Pushing the limit of layered transition metal oxides with heterolattice oxygen-mediated redox for capacitive deionization
Zehao Zhang, Xingtao Xu, Pin Ma, Yusuke Asakura, Zheng Wang, Yusuke Yamauchi, Haibo Li
Abstract
The use of transition metal oxides to achieve capacitive deionization (CDI) via salt adsorption is based mainly on cation electrochemistry. Activating anionic (oxygen) redox chemistry can enable additional salt adsorption on transition metal oxides, but most conventional lattice oxygen‒metal configurations require high voltages (>4 V) for activation and are prone to lattice oxygen loss. Here, we propose a heterolattice oxygen-mediated redox mechanism to activate oxygen (O2p) redox at <2 V by constructing a V2O5/V2CO2p heterostructure.
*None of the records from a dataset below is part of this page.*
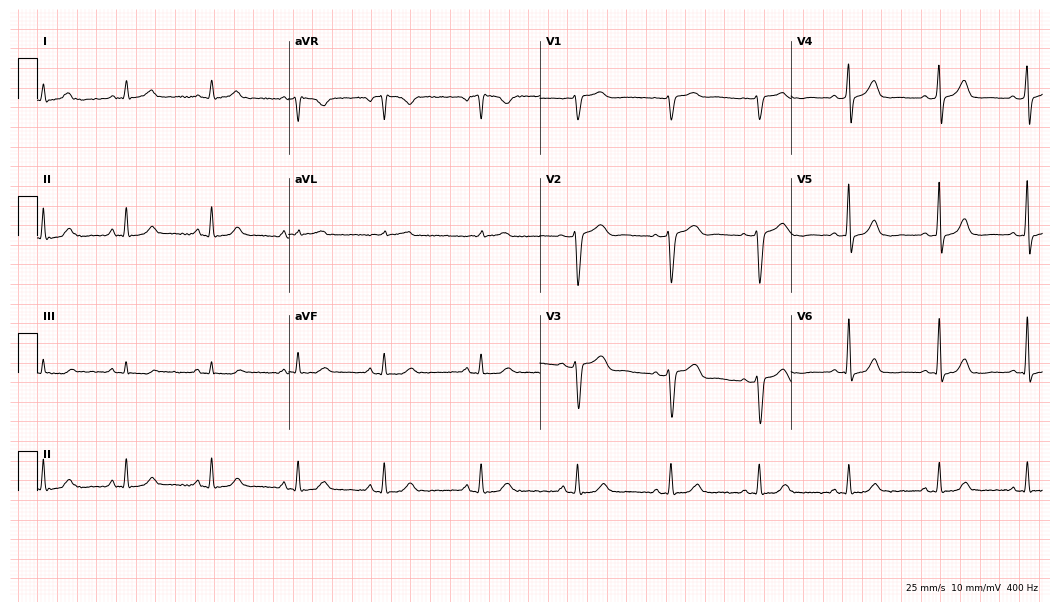
Resting 12-lead electrocardiogram. Patient: a female, 69 years old. Read as a normal ECG.
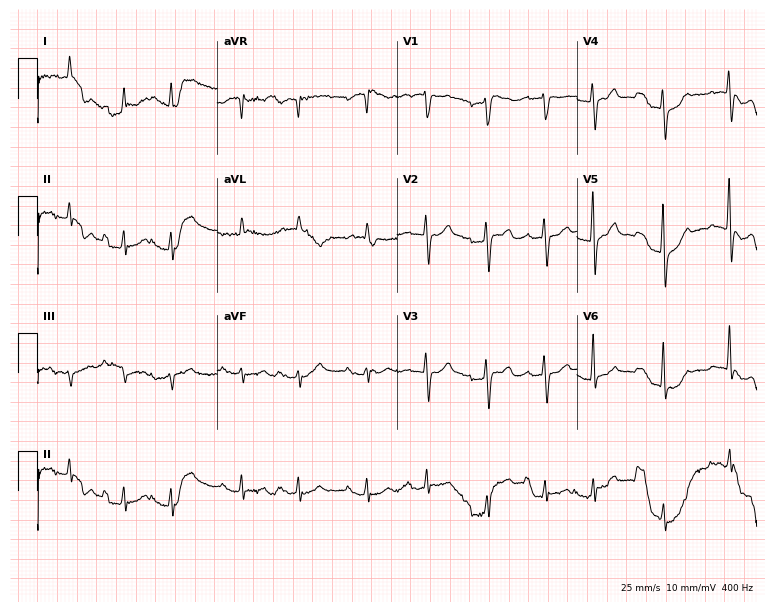
12-lead ECG from a male, 83 years old. No first-degree AV block, right bundle branch block, left bundle branch block, sinus bradycardia, atrial fibrillation or sinus tachycardia recorded for this tracing. Other findings, if any, are not listed.
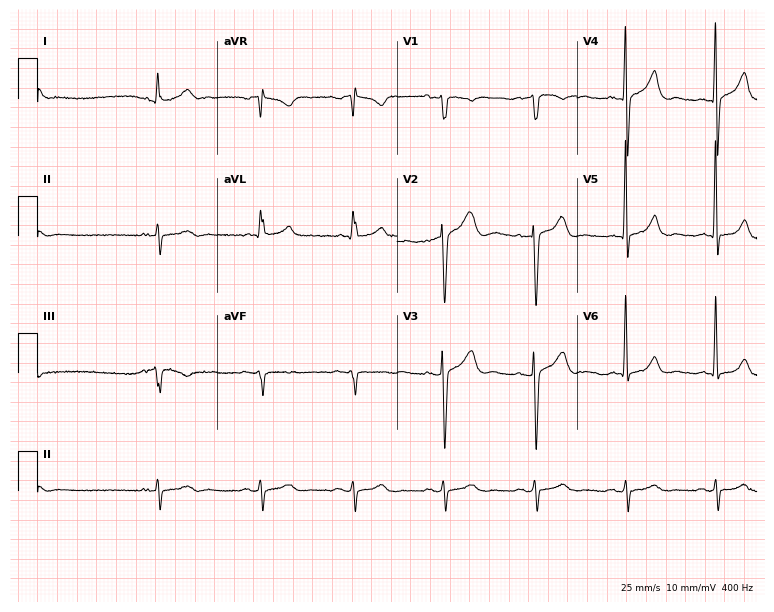
ECG (7.3-second recording at 400 Hz) — an 83-year-old male patient. Labelled as a normal ECG.
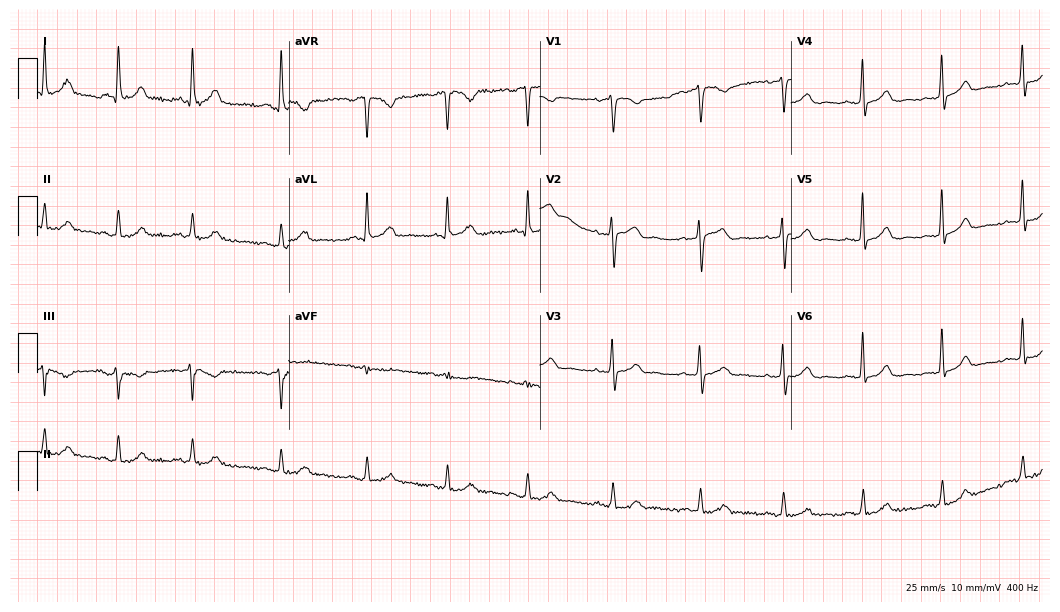
Electrocardiogram (10.2-second recording at 400 Hz), a 35-year-old female patient. Overall reading on record: normal ECG.
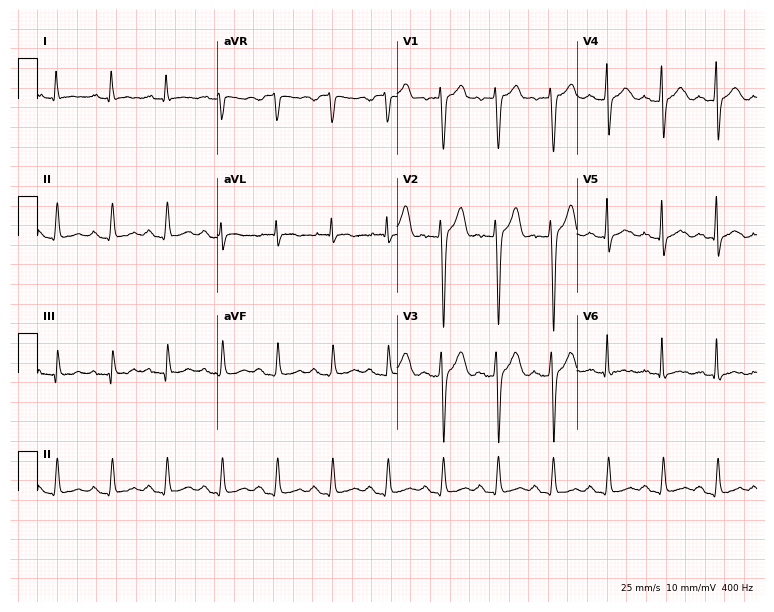
Electrocardiogram (7.3-second recording at 400 Hz), a man, 44 years old. Interpretation includes sinus tachycardia (a sinus rate of 100 beats per minute or more).
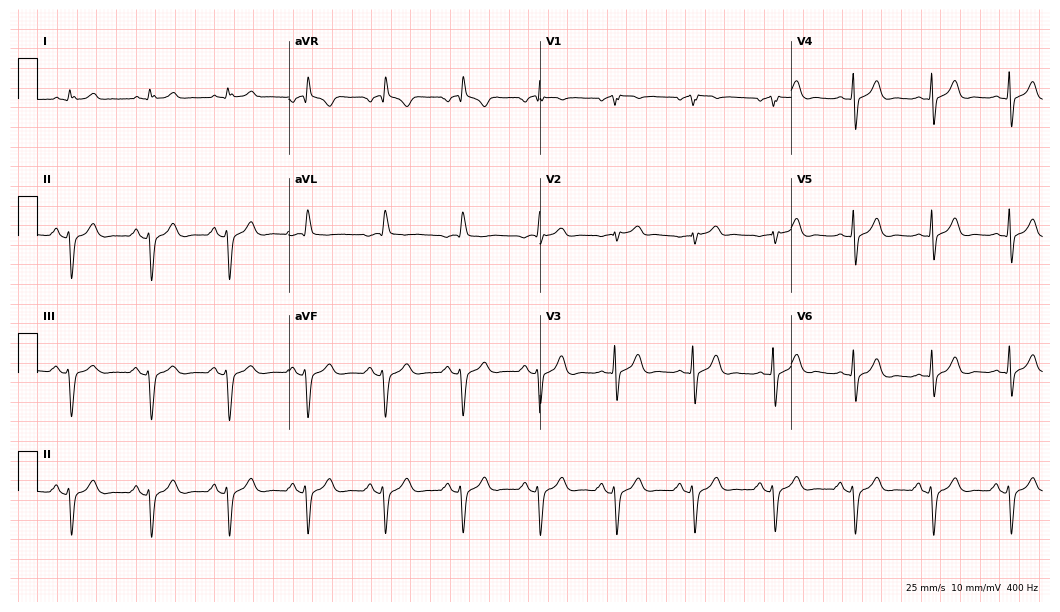
ECG (10.2-second recording at 400 Hz) — a 67-year-old man. Screened for six findings — first-degree AV block, right bundle branch block (RBBB), left bundle branch block (LBBB), sinus bradycardia, atrial fibrillation (AF), sinus tachycardia — none is recorded. Other findings, if any, are not listed.
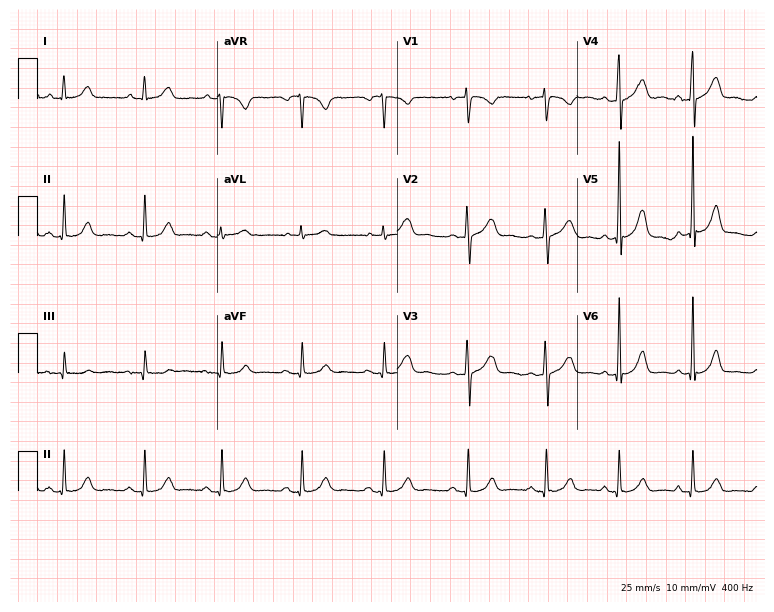
Electrocardiogram, a 33-year-old woman. Of the six screened findings (first-degree AV block, right bundle branch block (RBBB), left bundle branch block (LBBB), sinus bradycardia, atrial fibrillation (AF), sinus tachycardia), none is recorded.
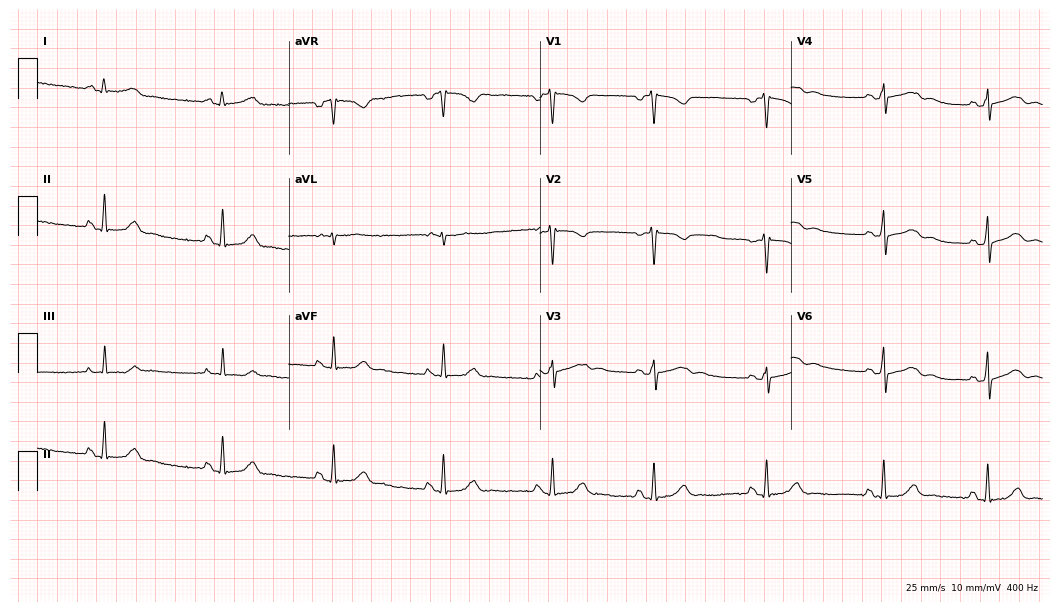
Standard 12-lead ECG recorded from a female patient, 32 years old. Read as a normal ECG.
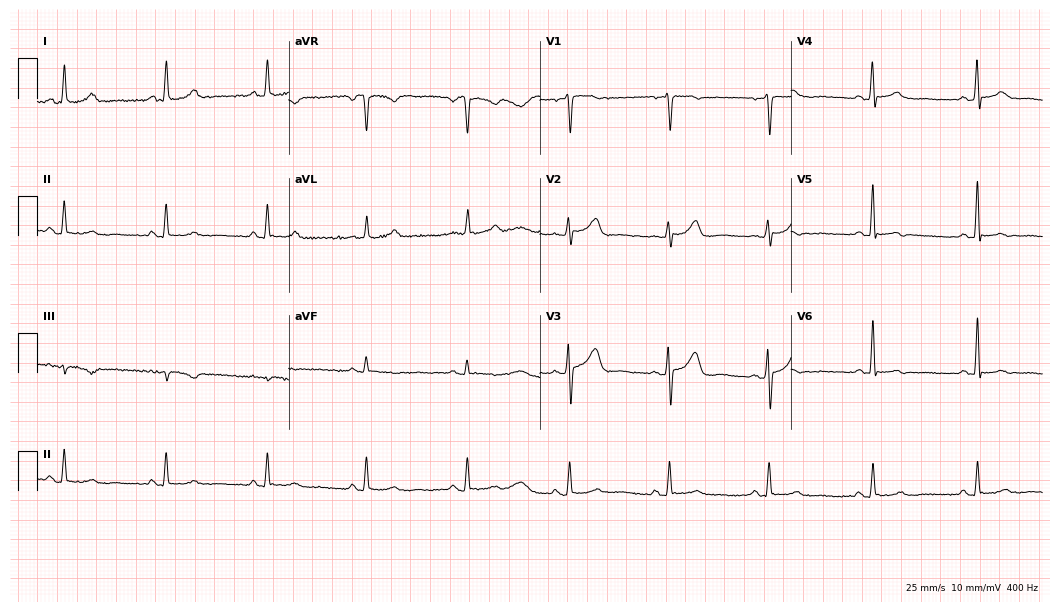
Standard 12-lead ECG recorded from a female, 44 years old. None of these six findings is recorded: first-degree AV block, right bundle branch block, left bundle branch block, sinus bradycardia, atrial fibrillation, sinus tachycardia. Only these six findings were labelled.
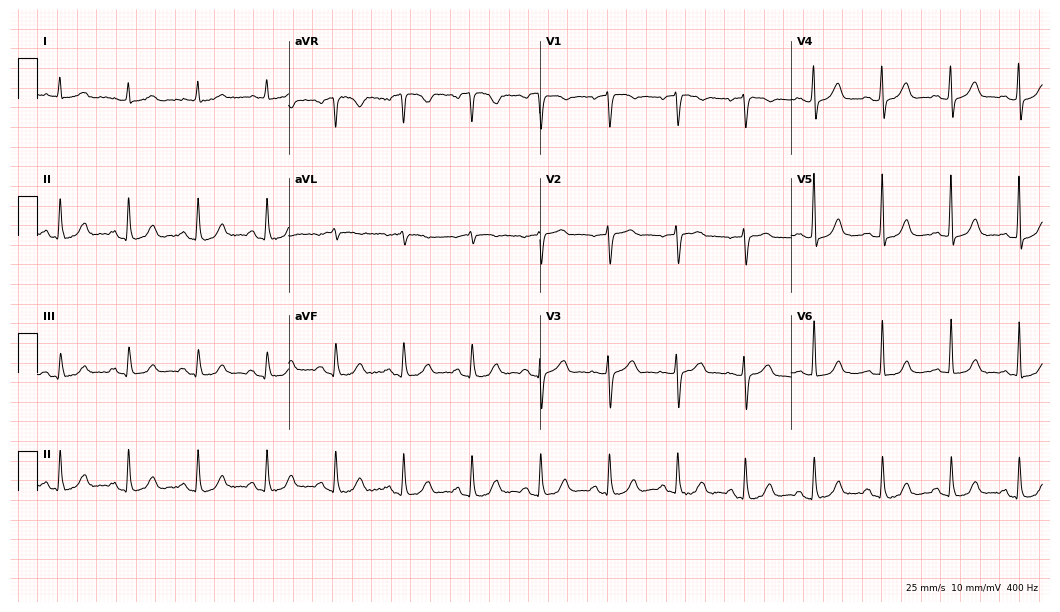
Standard 12-lead ECG recorded from a female patient, 78 years old (10.2-second recording at 400 Hz). Read as a normal ECG.
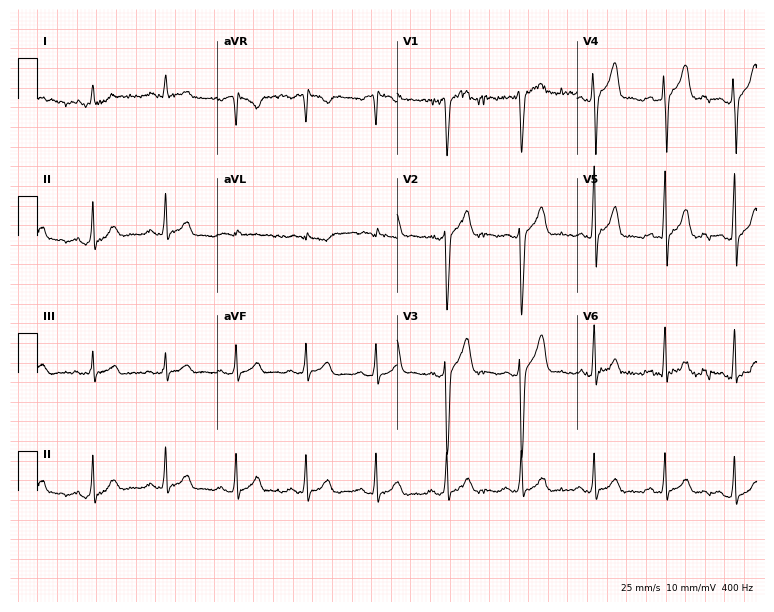
Standard 12-lead ECG recorded from a male, 23 years old (7.3-second recording at 400 Hz). Read as a normal ECG.
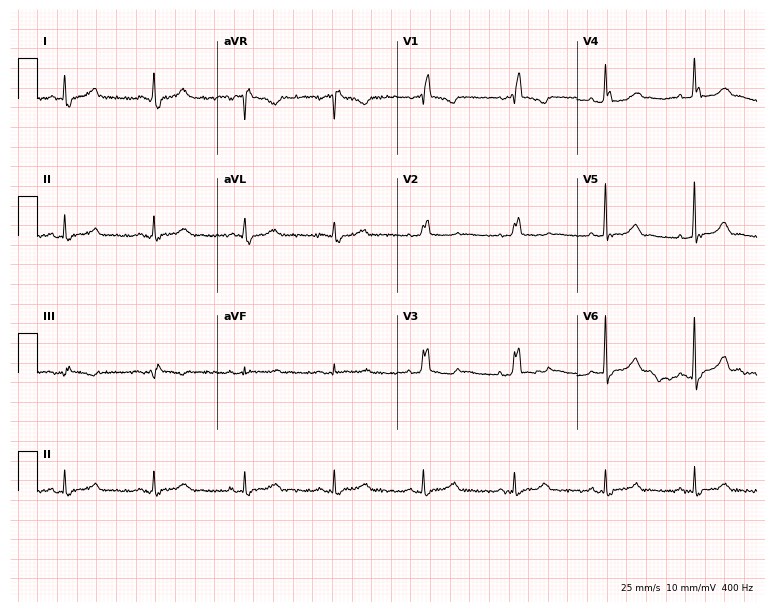
12-lead ECG from a 68-year-old female patient. Findings include right bundle branch block.

Unlike the synthetic strategy based on excess Li/Na, we develop a barrier strategy based on an oxidative nucleophilic reaction using V2CFx as a precursor to induce the formation of heterolattice oxygen in V2O5/V2CO2p heterostructures. Consequently, ultrahigh CDI performance is achieved, including a salt adsorption capacity of 185.8 mg g−1 at 1.4 V and a salt adsorption rate of 12.1 mg g−1 min−1, which exceed those of reported other faradaic materials. Further mechanistic studies reveal that the induced O2p electrons that dominate the Fermi level provide an additional pathway for electron movement, activating additional oxygen redox processes and forming a sodium-rich vanadate (Na4V2O7)/V2CO2p heterostructure. This strategy provides insights into the development of high-performance CDI materials with oxygen redox based on lattice oxygen‒metal configurations. Activation of lattice oxygen‒metal configurations in transition metal oxide-based capacitive deionization systems can enhance their performance but requires high voltages. Here the authors enhanced the capacitive deionization performance by developing a V2O5/V2CO2p heterostructure that can activate oxygen redox at low voltage (<2 V).